We first fetch a protein-protein interaction network from the STRING
database. Then, we use the PCSF algorithm via
construct_ppi_pcsf to extract a relevant subnetwork based
on “prizes” derived from our DEG p-values.
# Fetch STRING network (can be replaced with a custom network)
# g <- get_string_network(organism = "9606", score_threshold = 900)
# Load a pre-existing network from a file
g <- readRDS(system.file("extdata", "string_example_network.rds", package = "XYomics")) # This should load the 'g' variable
### Run for all cell type
network_results <- list()
for (cell_type in names(result_categories)) {
# Extract DEG results for the current cell type
cell_results <- result_categories[[cell_type]]
# Filter DEGs by type
male_specific <- cell_results[cell_results$DEG_Type == "male-specific", ]
female_specific <- cell_results[cell_results$DEG_Type == "female-specific", ]
sex_dimorphic <- cell_results[cell_results$DEG_Type == "sex-dimorphic", ]

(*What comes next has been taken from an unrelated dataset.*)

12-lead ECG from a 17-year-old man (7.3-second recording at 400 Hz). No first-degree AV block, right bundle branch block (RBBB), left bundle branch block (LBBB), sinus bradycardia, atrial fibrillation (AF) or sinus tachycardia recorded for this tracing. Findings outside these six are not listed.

sex_neutral <- cell_results[cell_results$DEG_Type == "sex-neutral", ]
# Convert to log-transformed prizes
male_prizes <- -log10(male_specific$Male_FDR)
names(male_prizes) <- male_specific$Gene_Symbols
female_prizes <- -log10(female_specific$Female_FDR)
names(female_prizes) <- female_specific$Gene_Symbols
dimorphic_prizes <- -log10((sex_dimorphic$Male_FDR + sex_dimorphic$Female_FDR) / 2)
names(dimorphic_prizes) <- sex_dimorphic$Gene_Symbols
neutral_prizes <- -log10((sex_neutral$Male_FDR + sex_neutral$Female_FDR) / 2)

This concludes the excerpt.